Pasta for Diabetics


The pasta it's a product typical Italian; it is a food composed of cereal-based flours, water and possibly other ingredients (eggs, fillings, etc.); the production of pasta is carried out through: mixing and processing, fragmentation and shaping, possible drying. Its nutritional composition is characterized by:

Pasta can be dry (75% of total national consumption) o fresh (25%); the dry one must be composed exclusively of semolina o semolina Of durum wheatwhile the fresh or egg version (having higher acidity and humidity) can contain up to 3% of soft wheat flour.
Pasta industrial (contrary to the artisanal one) is composed exclusively of durum wheat mixed with water, while the addition of other ingredients requires classification in the category of special pastas (with egg [ulteriormente regolamentata]with cuttlefish ink, pastes dietary ecc).


All people with diabetes are diabetic mellitus type 1, type 2 and gestational.

Type 1 diabetics have poor or absent insulin production which requires exogenous injection at the end of each meal; it is a disease with autoimmune or idiopathic etiology, or caused by severe pancreatitis, but in any case irreversible.

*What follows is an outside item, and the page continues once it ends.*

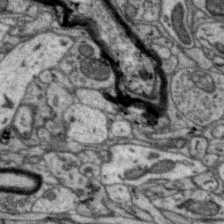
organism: Zebra finch
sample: Brain

The dose of insulin is estimated on the basis of the quantity and quality of the meal: a greater glycemic load (quantity and quality of carbohydrates in the meal) corresponds to the need for greater doses of insulin.

Type 2 diabetics, on the other hand, suffer from chronic hyperglycemia caused by poor peripheral sensitivity to insulin (with hyperinsulinemia = overweight), consequently (in the long term) they develop a reduction in pancreatic secretion leading to definitive insufficiency; it is a disease with multiple etiology, which recognizes risk factors such as genetic predispositions, nutritional imbalance with excess sugar, overweight or obesity, sedentary lifestyle, etc.
Type 2 diabetics are treated pharmacologically with hypoglycemics and more rarely require post-prandial insulin injections.

The gestational diabetic (pregnant female) presents a similar picture to the type 2 diabetic; if not treated, pregnancy diabetes can compromise the development of the unborn child (see macrosomic child) and persist even after birth.

Diabetics, whatever they are, must keep their blood sugar and insulin levels under control.

Nutrition certainly plays an essential role, especially in disorders characterized by peripheral resistance (type 2 and gestational); in this case, an excess of calories and especially carbohydrates, associated with overweight or obesity, in addition to representing an etiological cause of diabetes, can cause its worsening, predisposing the subject to: neuropathies, complications of the micro and macrocirculation, cataracts, dyslipidemias. atherogenesis, metabolic syndrome, myocardial infarction, cerebral stroke and death.

Essential lifestyle interventions for diabetics (especially those at risk of complications) are:

What is Pasta for Diabetics?

The pasta for diabetics it is a special pasta and specifically a dietary food.
Pasta for diabetics was created with the aim of compensating for two negative characteristics which make pasta (as well as bread, polenta and all refined cereals) an inadvisable product in case of Diabetes Mellitus:

NB. It should be underlined that, more than the simple use, the diabetic frequently shows a real abuse of pasta, which is why (often) – although the consumption of the food is allowed with due moderation – it is easier to eliminate it from the diet rather than reducing it.

Pasta for diabetics differs from traditional pasta in:

  • Lower glycemic load – 58 g VS 82.8 g of traditional pasta
  • Lower Glycemic Index – 23 GI VS >50 GI of traditional pasta
  • Lower energy intake – 283 kcal VS 356 kcal of traditional pasta
  • More dietary fiber – 15 g VS 2.6 g of traditional pasta

In theory, in addition to guaranteeing a best metabolic impact, pasta for diabetics should allow optimization of slimming therapy, provided that it is inserted in a balanced/low-calorie nutritional context associated with constant and regular physical exercise; in light of these beneficial properties, pasta for diabetics has obtained a Decree from the Ministry of Health for the Nutrition of Diabetics (n.600.12/8114 of 10/12/2001).

How does Diabetic Pasta work?

Pasta for diabetics, compared to traditional pasta and if used well, has glycemic moderation and weight loss effects.

How is it possible?

It's actually very simple; being a special pasta, pasta for diabetics can make use of the addition of one or more ingredients which, if they are able to counteract a certain pathology, attribute to the food dietary properties (see dietary foods). Long story short, the magic ingredient is one and one only… fiber.
The reader might also reiterate… Even wholemeal pasta contains more fiber than normal pasta, does this mean that it has the same therapeutic effects?… unfortunately not!
To dietary fiber added in pasta for diabetics it is inulin, a soluble compound (and not insoluble like wheat bran) which, in addition to being quantitatively superior 50% compared to the wholemeal one and 600% compared to the white one, modulates intestinal transit in a decidedly effective manner.
Pasta for diabetics is nothing more than: pasta with added inulin, a dietary fiber typically found in vegetables and in the fruit.